The team--made up of Dr. Spencer Reid, Agents Derek Morgan, Jennifer Jareau, Emily Prentiss, David Rossi, and, most importantly, Aaron Hotchner--finally come to realize Megan and Andrew Kane are going to meet at a pricey hotel, for Andrew wants to manipulate his daughter into giving up the list of her clients.
She gives her father the phone assumed to hold the information, and he escapes moments before the agents storm the hotel room.
Megan sits on the balcony, an empty champagne glass beside her. Poison. Dying slowly, she begs Aaron to stay with her for her last minutes. She gives him the memory chip containing the names of clients from the phone she surrendered to her father.

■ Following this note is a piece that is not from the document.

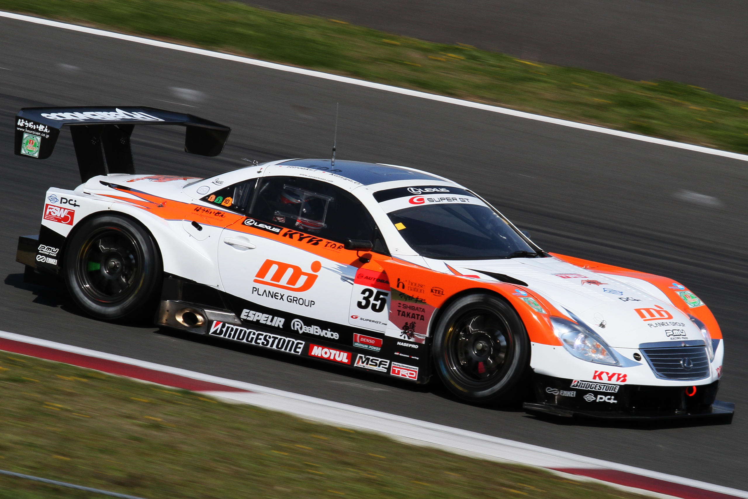 Super GT 2010 Rd.3 Fuji GT 400km: Kazuya Oshima (Lexus Team Kraft) driving the MJ Kraft SC430 during qualify session.

She asks him to reveal the immoral men's names to the public. Her objective is unveiled. She was a little girl left abandoned, and what she became is at the fault of not her but her father.
The viewer, at such a point, is overcome inevitably with pity and sympathy. The kills were not to be justified, of course, but the mental damage inflicted upon Megan due to the deprivation of true family and warmth do make one watching sad for her.
"You're the first man I've ever met that didn't let me down," Megan says to Hotch with her last breath.
And even with the unspeakable crimes she's committed, a melancholy sigh escapes the viewer when her eyes close for good.